APRIL 2024

WEL, newly constituted as one national, feminist advocacy and campaigning organisation, is working hard to create a new national policy platform as the basis for our lobbying activities in future national and state election campaigns. We will be seeking feedback from members as we revise our policy platform.

WEL has congratulated the Federal Government and Women’s Minister Katy Gallagher on the decision to pay superannuation on Paid Maternity Leave - a long overdue decision consistently advocated by WEL.

New levels of accountability and transparency are opened up through The Workplace Gender Equality Agency’s (WGEA) publication on 27 February of the base salary and total remuneration gender based pay gaps in private sector organisations with 100 or more employees. This data will put pressure on companies to reduce the gap.

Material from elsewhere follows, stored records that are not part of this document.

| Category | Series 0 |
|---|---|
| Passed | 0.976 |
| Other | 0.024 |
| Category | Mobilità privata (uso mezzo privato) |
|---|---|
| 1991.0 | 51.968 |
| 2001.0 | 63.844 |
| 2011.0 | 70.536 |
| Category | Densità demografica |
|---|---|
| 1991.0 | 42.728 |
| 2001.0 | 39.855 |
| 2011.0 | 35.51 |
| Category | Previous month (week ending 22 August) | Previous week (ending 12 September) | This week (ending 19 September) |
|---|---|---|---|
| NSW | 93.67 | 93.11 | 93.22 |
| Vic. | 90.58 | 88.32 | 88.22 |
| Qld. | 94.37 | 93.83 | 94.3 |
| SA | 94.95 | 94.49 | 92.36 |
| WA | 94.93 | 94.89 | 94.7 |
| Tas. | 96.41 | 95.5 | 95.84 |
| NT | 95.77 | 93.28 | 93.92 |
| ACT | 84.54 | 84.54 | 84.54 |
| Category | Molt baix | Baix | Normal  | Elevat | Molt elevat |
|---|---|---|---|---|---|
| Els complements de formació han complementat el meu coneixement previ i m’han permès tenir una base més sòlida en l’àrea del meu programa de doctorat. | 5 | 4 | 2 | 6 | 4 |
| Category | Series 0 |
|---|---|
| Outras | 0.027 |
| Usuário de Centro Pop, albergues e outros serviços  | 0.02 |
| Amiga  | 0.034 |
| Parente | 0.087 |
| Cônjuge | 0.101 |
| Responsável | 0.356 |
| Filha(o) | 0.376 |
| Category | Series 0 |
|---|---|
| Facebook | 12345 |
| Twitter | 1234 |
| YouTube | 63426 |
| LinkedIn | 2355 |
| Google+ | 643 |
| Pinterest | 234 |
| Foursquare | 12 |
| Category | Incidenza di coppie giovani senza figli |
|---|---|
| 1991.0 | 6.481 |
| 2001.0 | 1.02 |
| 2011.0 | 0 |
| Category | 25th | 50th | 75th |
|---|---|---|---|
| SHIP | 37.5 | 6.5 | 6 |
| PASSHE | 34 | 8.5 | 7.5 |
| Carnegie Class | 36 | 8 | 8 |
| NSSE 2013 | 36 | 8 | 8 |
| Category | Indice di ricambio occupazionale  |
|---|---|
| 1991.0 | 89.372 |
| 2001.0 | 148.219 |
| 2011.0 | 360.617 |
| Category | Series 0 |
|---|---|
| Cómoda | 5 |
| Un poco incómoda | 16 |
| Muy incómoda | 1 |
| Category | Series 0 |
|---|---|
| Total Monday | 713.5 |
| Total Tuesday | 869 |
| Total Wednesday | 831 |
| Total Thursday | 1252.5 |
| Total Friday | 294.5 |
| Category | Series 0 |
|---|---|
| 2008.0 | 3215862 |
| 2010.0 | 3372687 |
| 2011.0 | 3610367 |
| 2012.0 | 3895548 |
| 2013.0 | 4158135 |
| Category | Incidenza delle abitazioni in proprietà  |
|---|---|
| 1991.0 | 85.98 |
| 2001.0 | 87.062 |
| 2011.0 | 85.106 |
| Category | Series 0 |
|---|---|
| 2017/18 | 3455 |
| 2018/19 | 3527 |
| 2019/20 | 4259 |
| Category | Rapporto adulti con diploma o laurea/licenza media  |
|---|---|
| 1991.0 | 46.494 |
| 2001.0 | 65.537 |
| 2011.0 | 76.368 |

Preference for companies with lower gender pay gaps in government procurement contracts will increase that pressure. WEL advocated for these new reporting requirements in submissions and policy proposals in 2021.

2024 Budget

As we do every year, on 14 May WEL will be analysing the 2024/5 Budget through a gender lens. We will be looking closely at the Women’s Budget Statement and evaluating its provisions and other budget measures against our policies and recommendations from a range of reports.

As a voluntary not for profit and active member of the Equality Rights Alliance, we will be particularly interested in funding levels that will be allocated to women’s organisations charged with advising the government on women’s issues.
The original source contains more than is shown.